Santiago, sentado al borde de mi cama, alzó las cejas con curiosidad. Tenía un mate en la mano.

—Todo lo que puedo ofrecerte es mate —dijo—. O ginebra. O ginebra con mate.

—Qué fecha es —pregunté.

Un porroncito de ginebra pareció materializarse en la otra mano del jujeño. Con toda naturalidad bebió un trago. Después se cebó un mate.

—Me imagino que tratas de averiguar la hora. Admití que ésa había sido mi intención.

—Casi las ocho.

Yo no estaba muy seguro de haberme despertado nunca en mi vida antes de las dos de la tarde, y hasta algo peor, no estaba muy seguro de nada que hubiese ocurrido en el mundo antes de mi arribo a Córdoba. Una especie de amnesia, pero deliberada. O más bien consentida. Y ya era bastante esfuerzo saber que estaba realmente en Córdoba, como para seguir intentando en otra dirección. Suponiendo que hubiese podido. Porque lo que estoy viendo es un mamboretá. Del antepecho de la ventana saltó, verde y matemático, al barrote izquierdo de la cama y ahí se quedó, en actitud de rezo. Y ahora rota hacia mí su poliédrica cabecita de esmeralda y me mira fijamente con sus coriáceos y malignos ojitos de otro mundo.

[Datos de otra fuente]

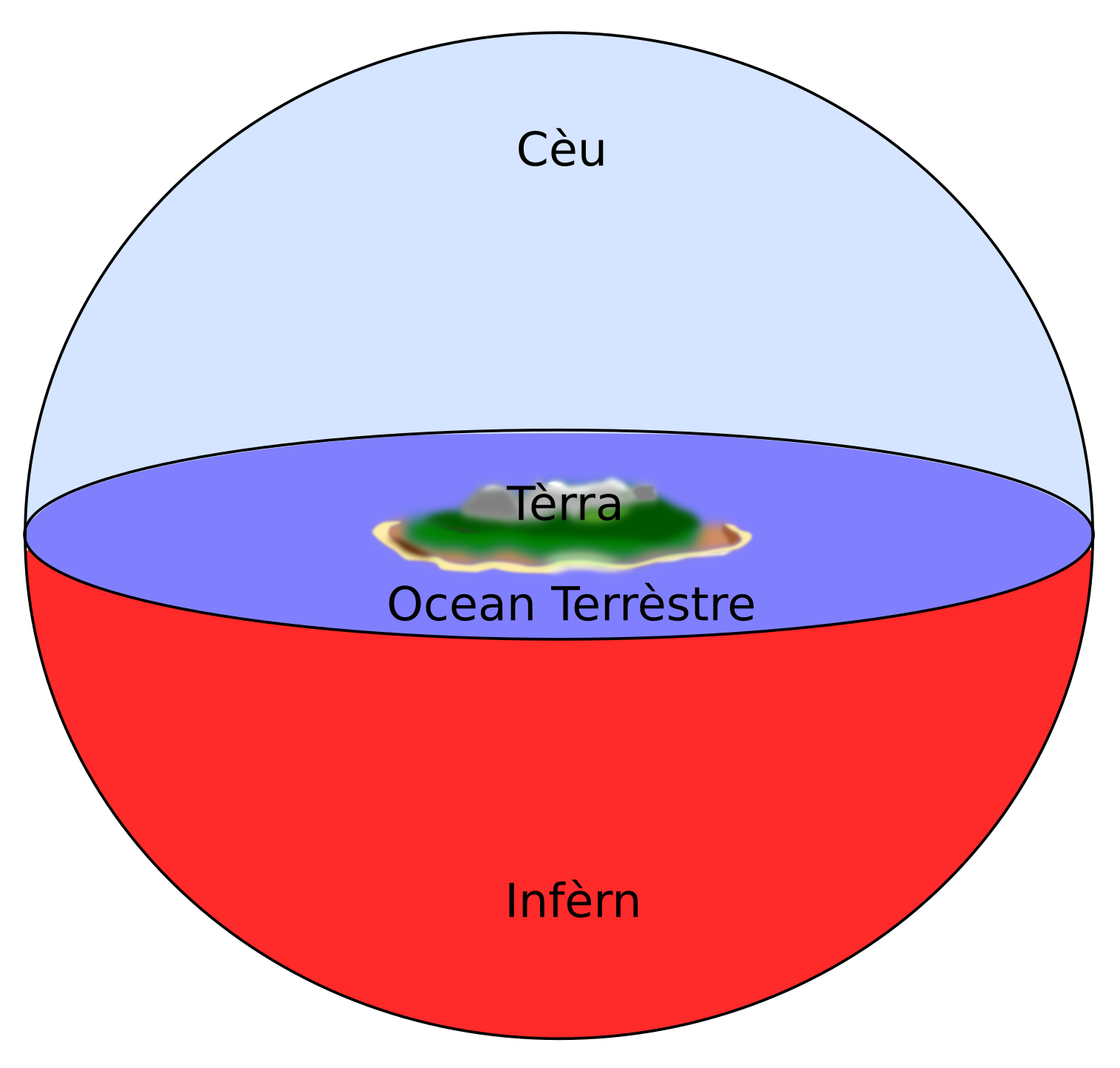 Modèl d'Univèrs dau periòde mesopotamian antic.
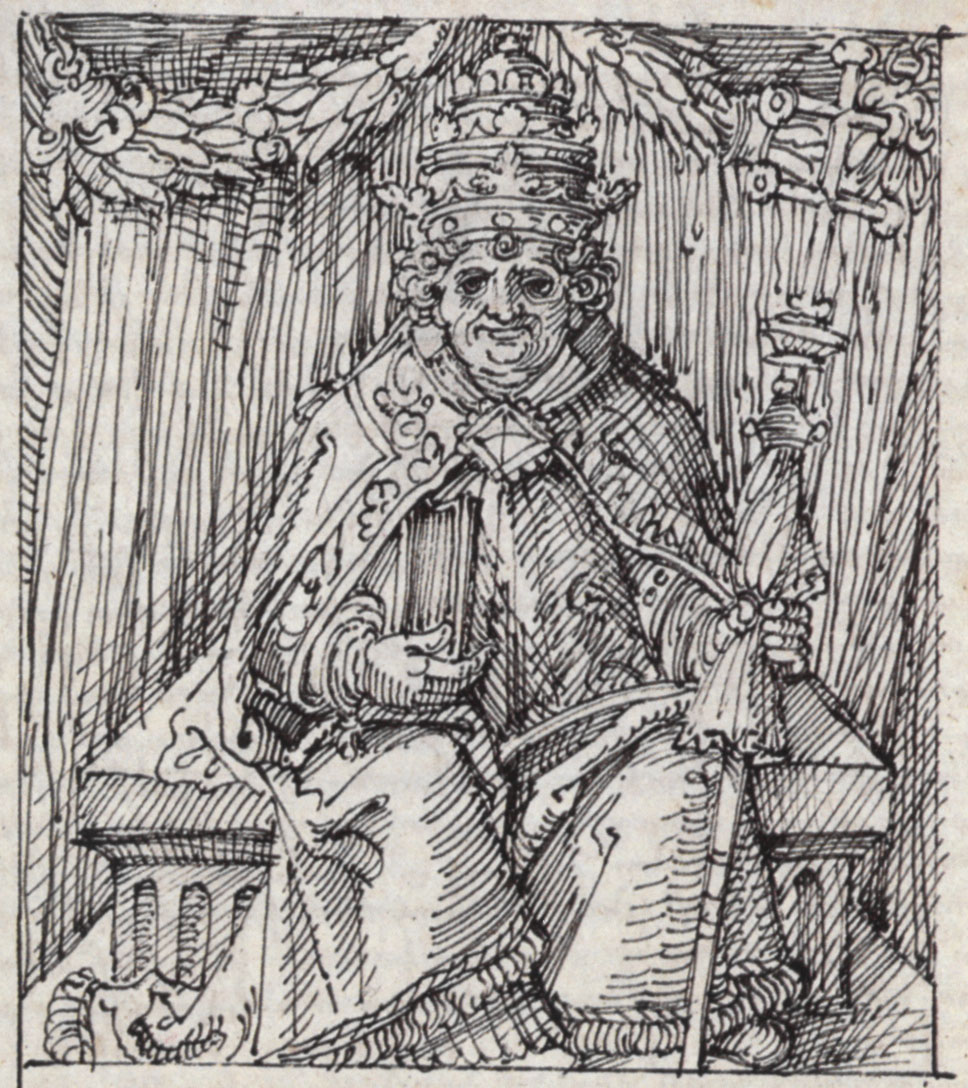 Papst Johannes IV. (?), Seite aus: Thomas Murner: Marci Antonii Sabellici History von anbeschaffener Welt, Schlettstadt 1534/1535, Autograph Murners mit wohl eigenhändiger Illustration Badische Landesbibliothek, Cod. Karlsruhe 3117

La espalda se me empapó de sudor. Aparte el asco que me inspira cualquier insecto que no sea la vaquita de San Antonio o ciertos escarabajos que son como gemas vivas, como pequeños planetas de oro, aparte el asco patológico que me producen esas infames pesadillas que en sus peores noches soñó la vida (hay que imaginarse una mosca del tamaño de un teléfono, una cucaracha que al pie de la cama pueda confundirse a primera vista con un zapato), yo tenía una cuestión personal con los mamboretá. O al menos con uno. Y el mayor inconveniente de éste es que fue absorbido ante mis ojos por el barrote de la cama.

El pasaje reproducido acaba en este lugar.